Abstract
Introduction:
Mutations in the gene for presenilin 1 (PSEN-1) cause familial, early-onset Alzheimer’s disease (EOAD). Diagnosis of EOAD is often a challenge because of the high frequency of atypical presentations. Clinical manifestation of EOAD may vary depending on underlying mutation; specific genetic mutations influence development of specific clinical phenotypes; however, intrafamilial phenotypic heterogeneity has also been noted in some pedigrees.
Case presentation:
We report a case of a 36-year-old woman presenting with progressive behavioral disturbances, dementia, involuntary movements, pyramidal signs, epilepsy, and a family history of early-onset dementia accompanied by involuntary movements. On genetic testing, the mutation at codon 424 (Leu→Arg) in PSEN-1 gene was identified.
Conclusion:
Our case describes a new phenotype of a known mutation of PSEN-1 at codon 424.

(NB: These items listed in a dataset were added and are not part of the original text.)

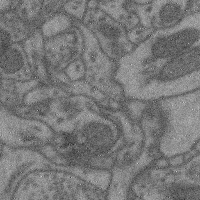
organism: Mouse
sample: Cerebral cortex
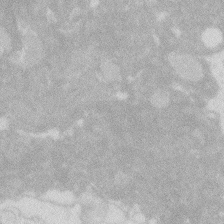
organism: Zebrafish
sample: Macrophage
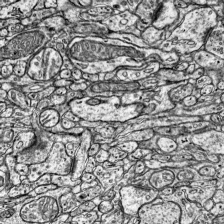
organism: Mouse
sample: Visual Cortex
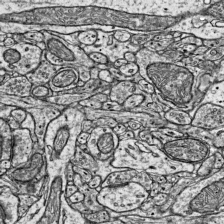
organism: Mouse
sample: Visual Cortex
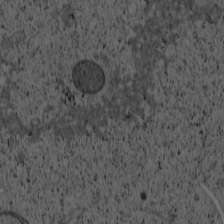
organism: African green monkey
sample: COS-7 cells
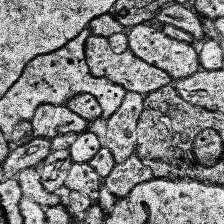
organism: Human
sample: Temporal Lobe
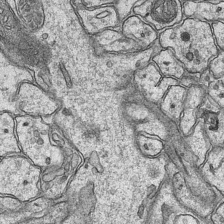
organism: Mouse
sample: CA1 Hippocampus
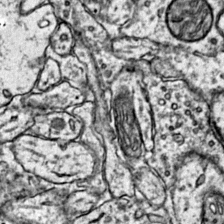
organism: Mouse
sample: Primary visual cortex
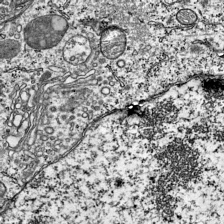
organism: Mouse
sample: Visual Cortex
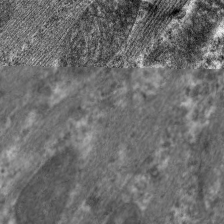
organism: C. elegans
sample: Pharynx
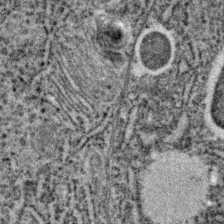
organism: C. elegans
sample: C. elegans embryo
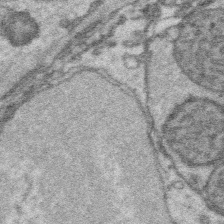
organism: Platynereis dumerilii
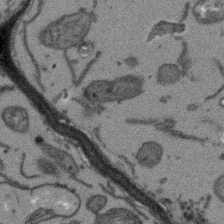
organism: Arabidopsis thaliana
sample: Root tip
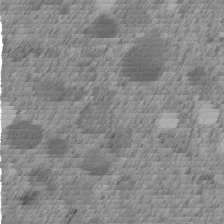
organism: C. elegans
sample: C. elegans embryo early stage
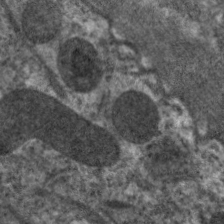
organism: C. elegans
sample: Pharynx
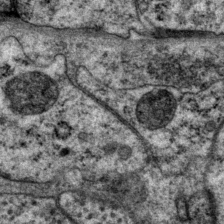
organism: P. pacificus
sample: Pharynx
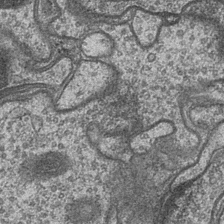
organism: Drosophila
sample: Optic medulla
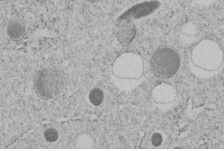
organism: C. elegans
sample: C. elegans embryo early stage
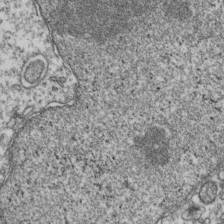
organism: Human
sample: Activated Jurkat CD4+ T cells
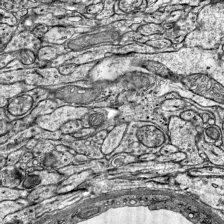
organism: Mouse
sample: Visual Cortex
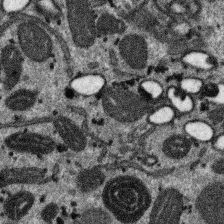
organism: Human
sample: Lung epithelial cells infected with SARS-CoV-2
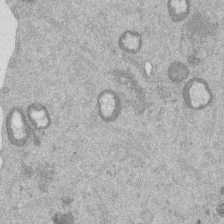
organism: Mouse
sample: Dividing mouse embryo 1 cell stage
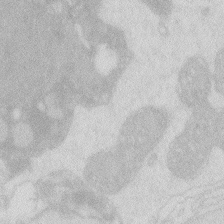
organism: Zebrafish
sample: Macrophage
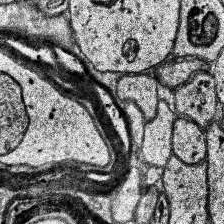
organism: Human
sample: Temporal Lobe
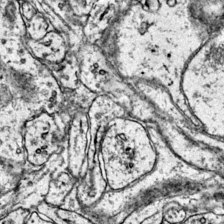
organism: Mouse
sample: Primary visual cortex
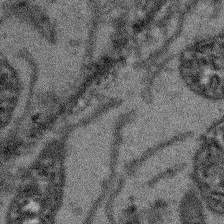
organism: Arabidopsis thaliana
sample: Root tip
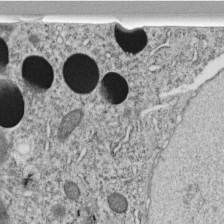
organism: C. elegans
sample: C. elegans embryo early stage
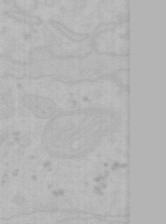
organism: Mouse
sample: Choroid plexus
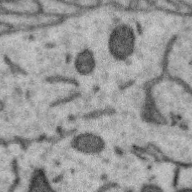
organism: Zebra finch
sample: Brain
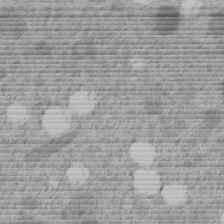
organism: C. elegans
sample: C. elegans embryo early stage
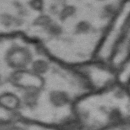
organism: Drosophila
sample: Brain
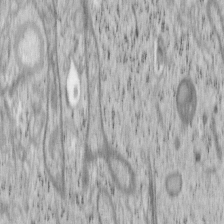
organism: Human
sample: HeLa cells
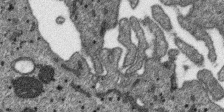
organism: Human
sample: Lung epithelial cells infected with SARS-CoV-2
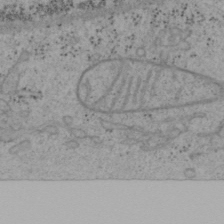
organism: Human
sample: HeLa cells
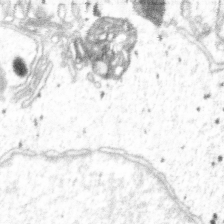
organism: Human
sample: HeLa cells
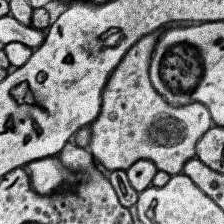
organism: Human
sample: Temporal Lobe
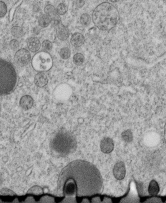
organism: C. elegans
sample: C. elegans embryo early stage
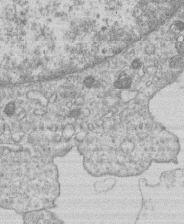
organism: Human
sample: Macrophage cells
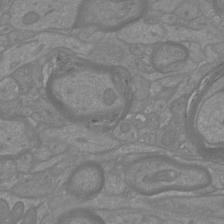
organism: Mouse
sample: Cortical neurons
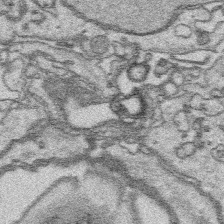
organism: Platynereis dumerilii
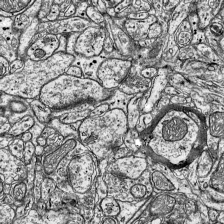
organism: Mouse
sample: Visual Cortex
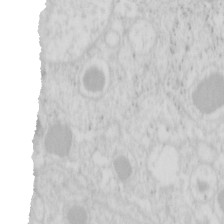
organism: Mouse
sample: Pancreas
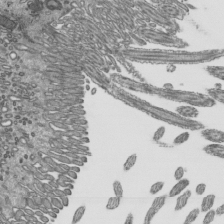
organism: Mouse
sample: Mouse epididymis efferent ductule cilia
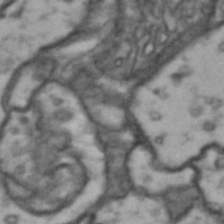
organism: Drosophila
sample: Brain
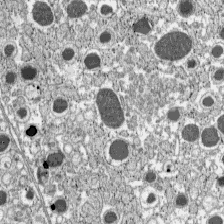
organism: C57BL Mouse
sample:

Keywords: Alzheimer’s disease, PS1, mutation, phenotype, phenotype of codon 424 (Leu→Arg), PSEN-1 gene mutation
Case Presentation
A 36-year-female who is right handed, caucasian, nonsmoking, married, and a grocery seller first presented to the Outpatient Memory Clinic in the Department of Neurology at the University Hospital in Krakow in March 2011. The first symptoms started 2 years prior to presentation and included the following: cognitive decline and gait problems. The family observed changes in her behavior, such as intermittent explosiveness, apathy, and aggression. She had to give up her job 6 months prior to presentation because of increasing intellectual and physical disability. Her medical history was insignificant. Her family history was remarkable for a number of early deaths. Her father died at the age of 37 years in an institution. Little was known about the course of his disease. According to his wife, his first symptoms started about 3 to 4 years before he died. She described personality changes, memory problems, and motor disturbances. His sister had similar symptoms and died at the age of 40. Their father also died in his 40s, who was diagnosed with a “psychiatric disease” at the time of his death.
Neurological examination of the presented patient revealed discreet grimacing, smacking, and puckering of the lips, more pronounced involuntary and choreic-like movements in the upper and lower extremities, and dystonia in the right upper extremity. Voluntary movements were slow and affected. Power was generally full; however, she had difficulty in maintaining muscular constriction in her upper extremities. The gait was irregular and unsteady with sporadic lurching to one side. She had global cognitive decline with word-finding difficulty and visuospatial deficit. The patient’s Mini-Mental State Examination 1 was 18 of 30 and the Clock Test was 1 of 10 points. 2 A lack of awareness of her disabilities was observed. She was admitted to the hospital with suspicion of Huntington’s disease (HD).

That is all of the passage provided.